**TASK DIRECTIONS:**
Within the listing below, give again exactly the lines between the one containing "Windräder vor Mohnblumen" and the one containing "Blick vom Gebiet", inclusive, pictures left aside.

**DATA SUPPLIED:**
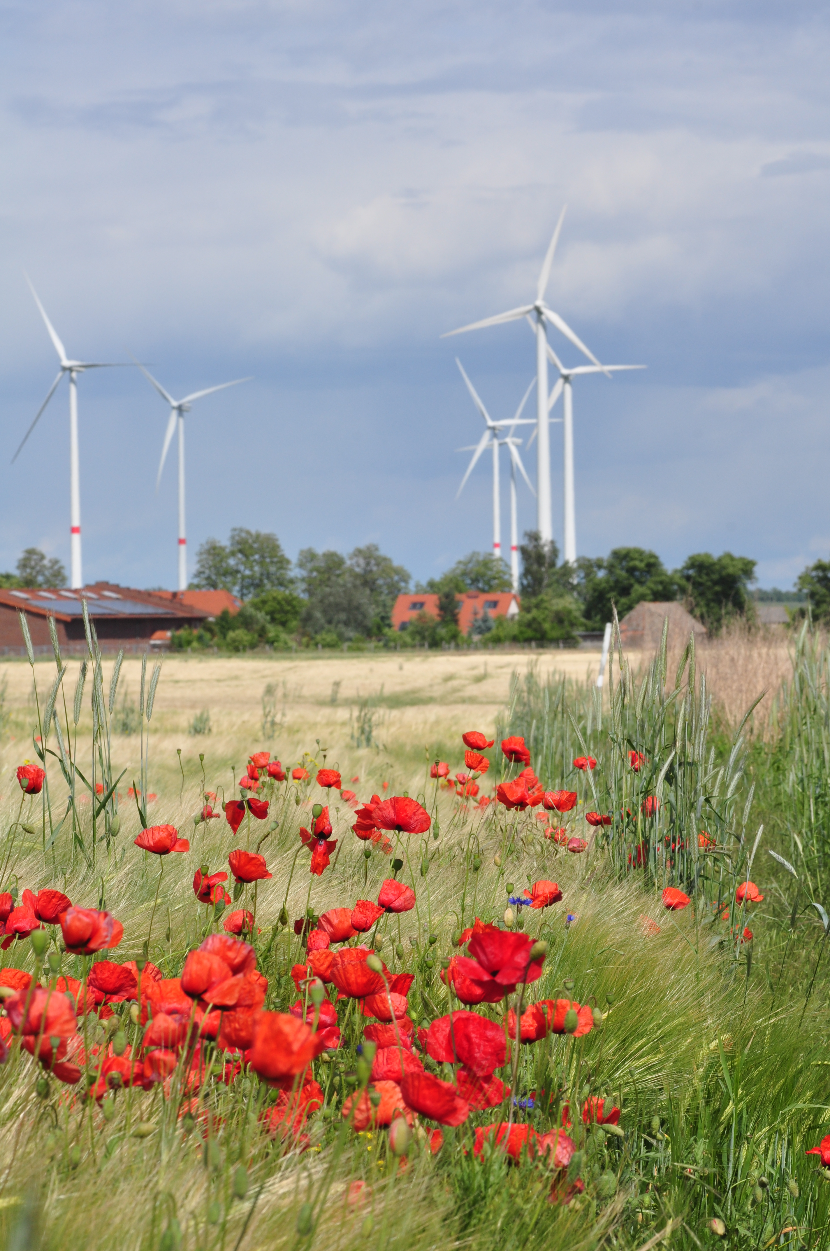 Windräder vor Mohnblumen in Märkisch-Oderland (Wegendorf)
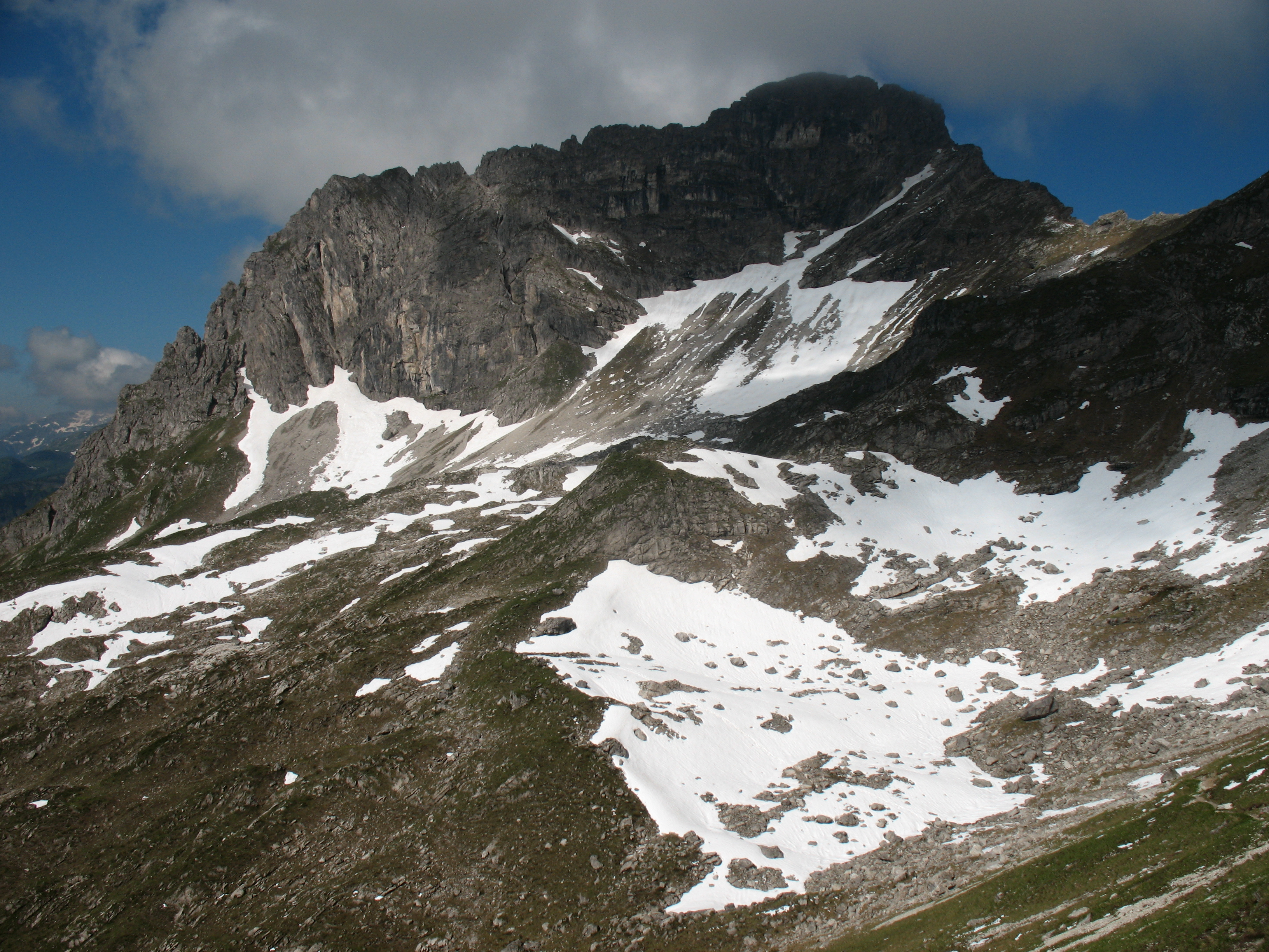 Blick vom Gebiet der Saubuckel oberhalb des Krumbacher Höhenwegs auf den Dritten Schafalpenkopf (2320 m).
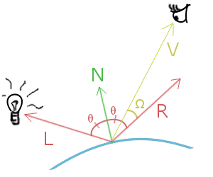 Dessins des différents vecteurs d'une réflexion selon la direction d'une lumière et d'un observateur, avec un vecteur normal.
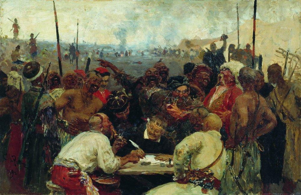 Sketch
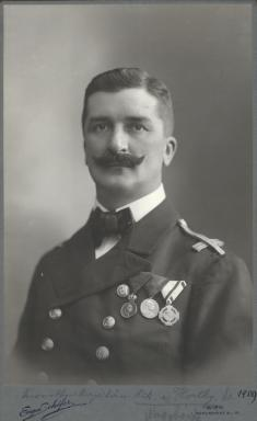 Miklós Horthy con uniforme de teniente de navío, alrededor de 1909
...
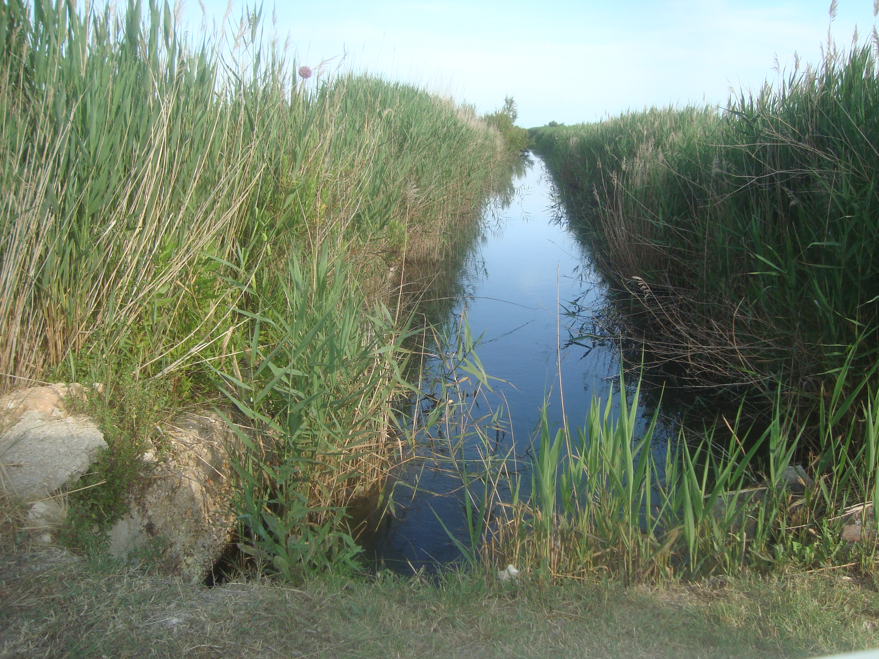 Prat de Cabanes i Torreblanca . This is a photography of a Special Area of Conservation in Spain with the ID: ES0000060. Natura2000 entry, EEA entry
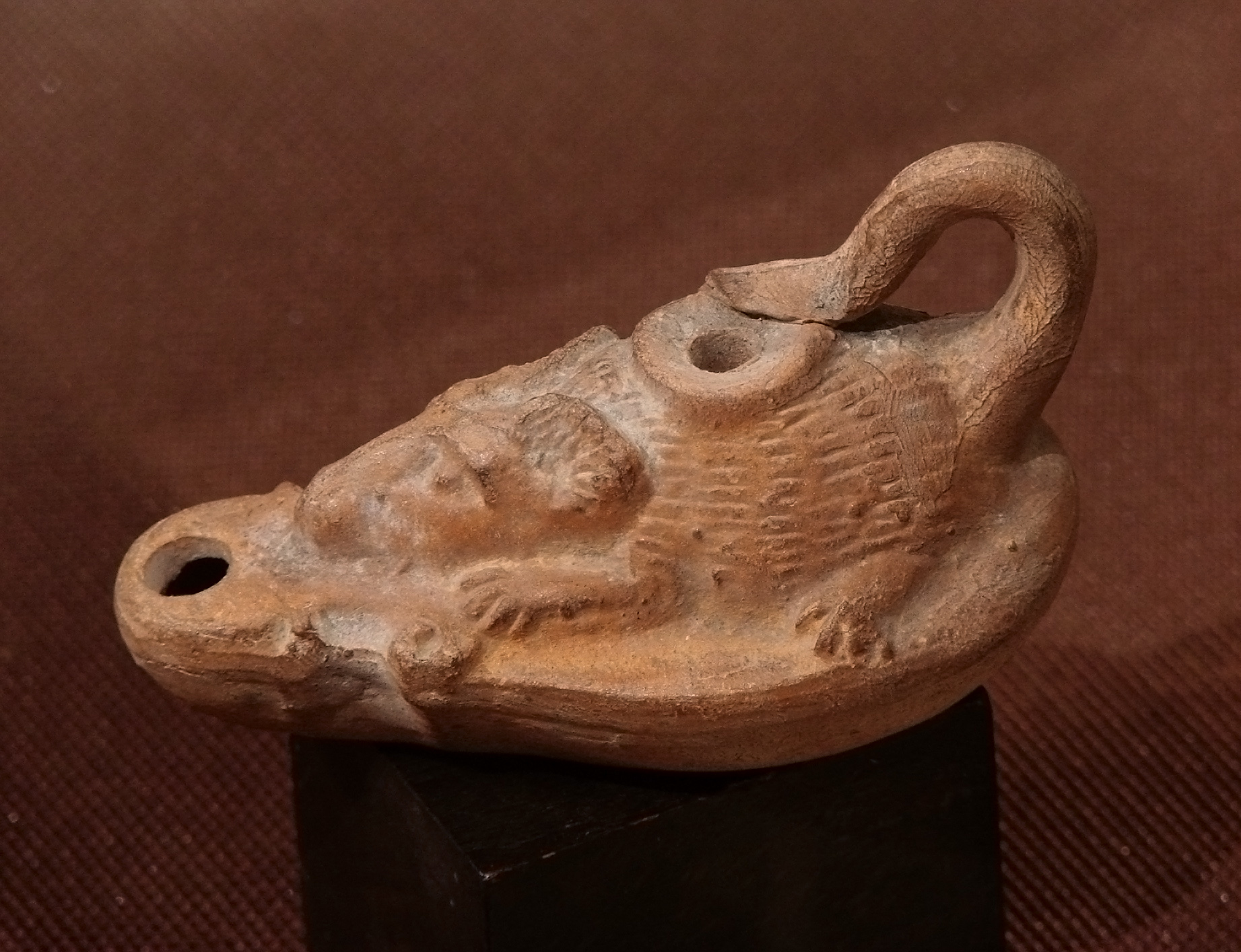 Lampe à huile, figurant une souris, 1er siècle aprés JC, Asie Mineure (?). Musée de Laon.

**EXPECTED OUTPUT:**
 Windräder vor Mohnblumen in Märkisch-Oderland (Wegendorf)
 Blick vom Gebiet der Saubuckel oberhalb des Krumbacher Höhenwegs auf den Dritten Schafalpenkopf (2320 m).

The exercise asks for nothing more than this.